Goal of the exercise:
This exercise calls for retyping every line below exactly, with the images omitted.

Dataset extract:
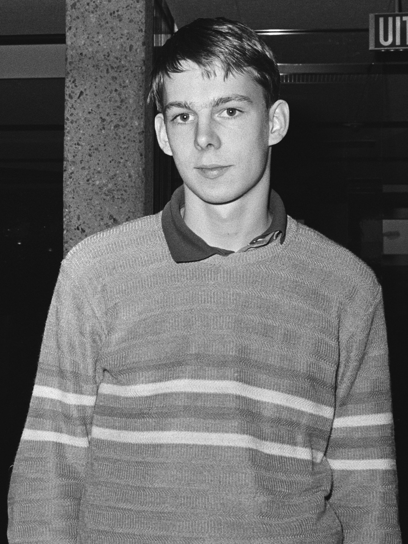 Johan Krajenbrink (links) en Wieger Wesselink.
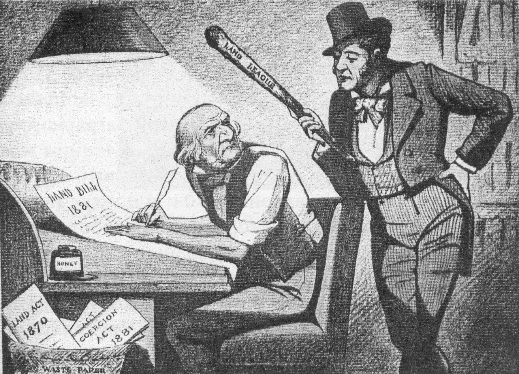 Гладстон под влиянием Земельной Лиги. Карикатура 1880-х годов.
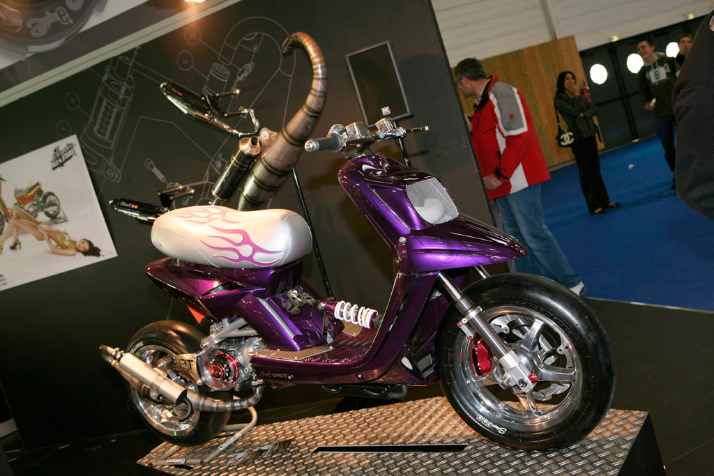 Booster Vince au Paris Tuning Show

Exercise answer:
 Johan Krajenbrink (links) en Wieger Wesselink.
 Гладстон под влиянием Земельной Лиги. Карикатура 1880-х годов.
 Booster Vince au Paris Tuning Show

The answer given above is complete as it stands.